Colombiano que combate em Donbass vê futuro na Rússia: 'liberdade de lutar pelos meus ideais'

Andrés Felipe Loaiza Quintero luta pela população de Donbass desde 2023. Ele trabalhou como enfermeiro militar, sofreu um ferimento grave, esteve perto de perder a visão, passou por várias cirurgias e depois retornou ao serviço.

O voluntário colombiano Andrés Felipe Loaiza Quintero, que combate em Donbass ao lado das tropas russas desde 2023, compartilhou em entrevista à RT sua esperança de permanecer na Rússia após o fim da operação militar especial.

"Gostaria de me estabelecer na Rússia, talvez em alguma área rural. Tentar trazer minha família, meu pai, minha mãe", afirmou.

Ele acrescentou que poderia seguir trabalhando na área médica como enfermeiro ou, se possível, continuar na carreira militar.

"O importante é ter a liberdade de continuar lutando pelos meus ideais", declarou. O militar também compartilhou seu sonho de "um mundo mais justo".

"Um mundo mais igualitário, onde não sejamos pressionados, onde não exista esse controle. Onde não tenhamos o controle dos Estados Unidos e de Israel em toda parte, porque, sendo francos, esses dois países controlam 80% de tudo e não existe verdadeira liberdade, nem verdadeira tranquilidade.
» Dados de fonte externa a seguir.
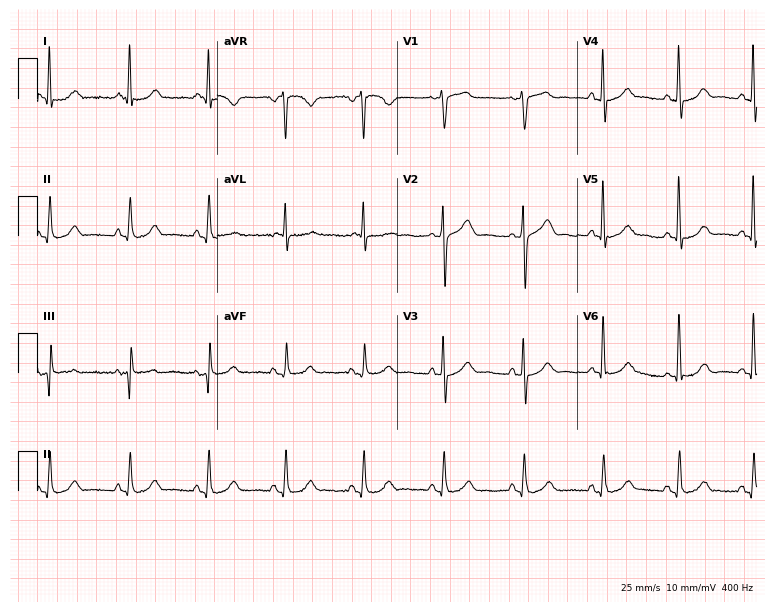
12-lead ECG from a 74-year-old female. Labelled as a normal ECG.

Eles nos vendem segurança em troca da nossa liberdade", lamentou.

A razão pela qual chegou à Rússia

Loaiza explicou que decidiu lutar ao lado da Rússia porque entendeu que a população do leste da Ucrânia e de Donbass começou a sofrer já em 2014, após o golpe de Estado apoiado pelo Ocidente.

"Tenho conhecimento de tudo o que aconteceu com a população do leste da Ucrânia, do que ocorreu em Odessa, na Casa dos Sindicatos, entre outras coisas que no Ocidente tentam ocultar ou simplesmente não recebem a importância que têm", afirmou.

Ele também declarou ter orientação comunista. "Entendo que a Rússia neste momento talvez não seja [comunista], mas, pelo que entendo, também sou internacionalista e não podia deixar passar esse tipo de situação", disse, em referência aos acontecimentos que levaram ao início da operação militar especial.

Batismo de fogo

O voluntário colombiano, que já possui passaporte russo, chegou pela primeira vez à linha de frente no verão de 2023.

"Naquele momento, o uso de drones FPV estava apenas começando a se popularizar. Em várias ocasiões fui ameaçado por drones; inclusive, uma vez um deles lançou termite [mistura química incendiária] sobre meu bunker, que pegou fogo. Felizmente, não foi grave", recordou.

No início, Loaiza realizava apenas tarefas de vigilância porque, ao ingressar no batalhão internacional Piatnashka, ainda não compreendia bem o idioma russo.

Mas já no inverno de 2024 participou da libertação da estratégica localidade de Avdeyevka, que classifica como seu "batismo de fogo". Lá, trabalhou como enfermeiro.

"Meu trabalho era auxiliar vários grupos de assalto. Durante esse período, recuperei alguns corpos e também ajudei a resgatar muitos feridos", relatou.

Ferimentos graves e retorno ao serviço

Andrés Felipe contou como ficou ferido quando foi enviado para levar munições e medicamentos aos companheiros na linha de frente.

Seu grupo foi detectado por um drone ucraniano e, pouco depois, um drone kamikaze explodiu perto dele, causando um grave ferimento em uma das pernas. Ele recebeu os primeiros socorros dos companheiros e tentou continuar se movendo, mas uma nova explosão o atingiu e ele perdeu muito sangue.

Os colegas o arrastaram para debaixo de um veículo blindado, onde permaneceu por várias horas com medo de ficar cego para sempre, até a chegada do grupo de evacuação.

Ele passou por um hospital de campanha em Artyomovsk, foi operado em Lugansk, transferido para Rostov e submetido a várias cirurgias em Moscou. Por fim, se recuperou e retornou ao serviço.